丹尼尔·米勒:文化消费是一种创制文化的实践。丹尼尔·米勒在1987年的《物质文化与大众消费》中提出了这个观点。在这本书的《物的领域、意识形态与利益集团》第158~177页中曾有过这样的论述:“这再次确证了文化与社会之间错综复杂的关系……本文并非主张,某种相对一贯的现象,即所谓‘社会受到了文化的扭曲或错误地表述;相反,我们可以不要这种优先主体假说,而直接讨论文化形式这种确实存在的、矛盾而复杂的现象——各种社会关系就是在文化形式中、通过文化形式运作的。然而,要想使这种观点不至于倒退到对社会、对主体进行客观主义攻击,那么,我们就只能再次强调,文化的积极属性,就体现在它的对象化作用上。体现在它为社会发展提供的前景上……”
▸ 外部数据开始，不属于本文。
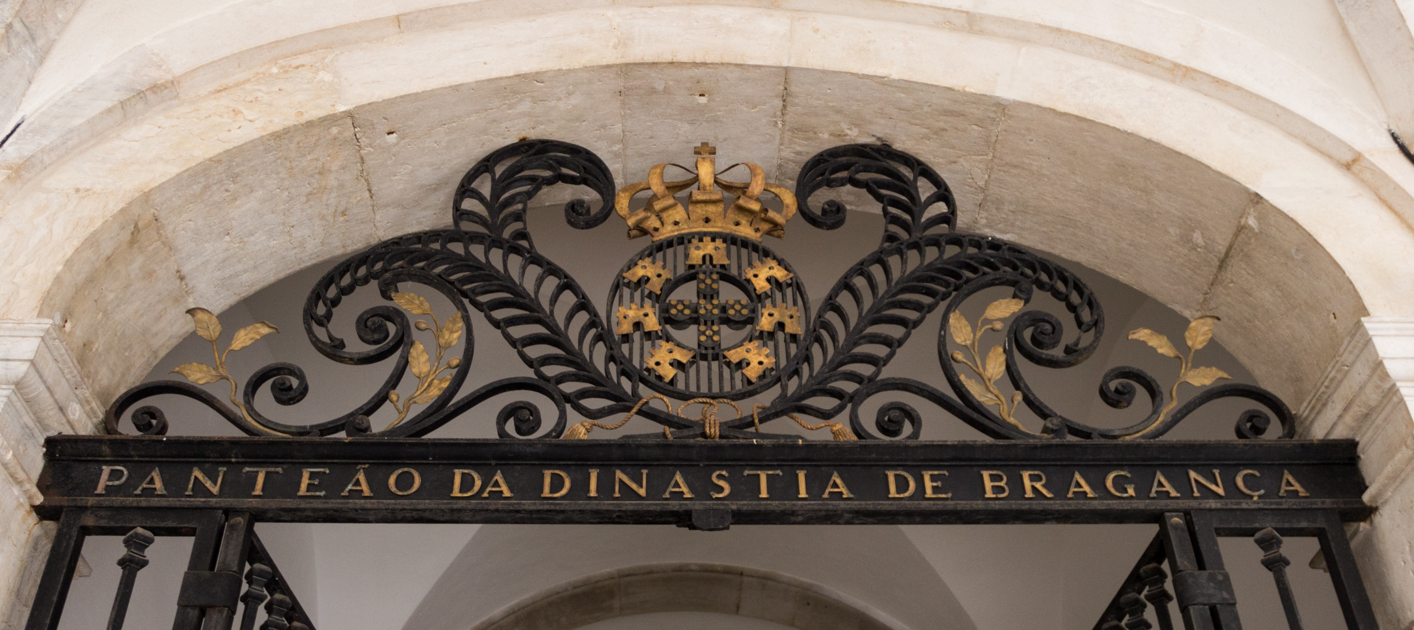 Royal graves

丹尼尔·米勒认为文化是一个动态的过程,在社会生产和消费创制文化的同时,社会关系也被文化形式所运作。他还指出,文化必须同时有生产和消费两个方面。客体和主体缺一不可,否则就不是文化,文化就是两者之间动态的交互关系,正是在这种相互建构的过程中,文化才被创制出来。正是在这种创制文化的过程中,我们也被文化所塑造。他认为,文化消费就是一种创制文化的过程,自我实现的潜能在于文化消费的实践,自我异化创造了文化的世界,在文化消费中,主体透过自我异化,可以从一个重新挪用的过程,走向充分的对象化。而这时主体通过自我疏离的状态来熟悉自我。虽然文化工业生产了“异化的”商品,但是消费实践却有“潜力去生产非异化‘不可让渡的文化”。所以米勒认为文化的创制也是文化消费的特性。同时他也认为,文化消费对于文化的创制是不可避免的,这就是文化的创造。此外,米勒也拒绝将文化消费的讨论重点放到商品上,而将消费者的角色缩小到只是购买者而已。他认为,文化消费是一个翻译的过程,是对异化环境所创造出来的产品和服务加以挪用和转化的过程,此过程创造出来的商品,拥有不可胜数的多元性,相同的商品可以被不同的社会团体以无数的方式重新脉络化。米勒在最后提出了一个比较不乐观的结论,他认为在当今的条件下。消费很少发展出所谓的理想模式,从某些情况中可以明显看出,这种理想模式是以其潜能为基础的,但这却并不是一般的实践常态。但是,我们仍然可以得出:在文化研究领域引入文化消费是一种创制文化的实践,这一理论对于我们研究文化消费学是很有必要的。
结语
在对关于文化消费研究的梳理中我们不难发现,其实很多理论都是交叉的,比如,凡勃伦、齐美尔、洛文塔尔以及波德斯坦的理论就是社会区分理论和模仿理论的集合,而且在凡勃伦和齐美尔看来。消费具有双重角色。一方面提供了生存所需,另一方面界定了社会关系,文化消费的基本功能在于能够创造意义,从而制造与维系了社会关系。任何对商品的文化消费。都是文化的结果。文化是一种仪式活动,人们通过消费与其他消费者沟通,而将这些文化消费的行为累积起来,就可以构成对文化的创制。而这又体现了文化消费是一种创制文化实践的理论。所以说,文化消费理论的发展历史是一个不断融合提升的历史。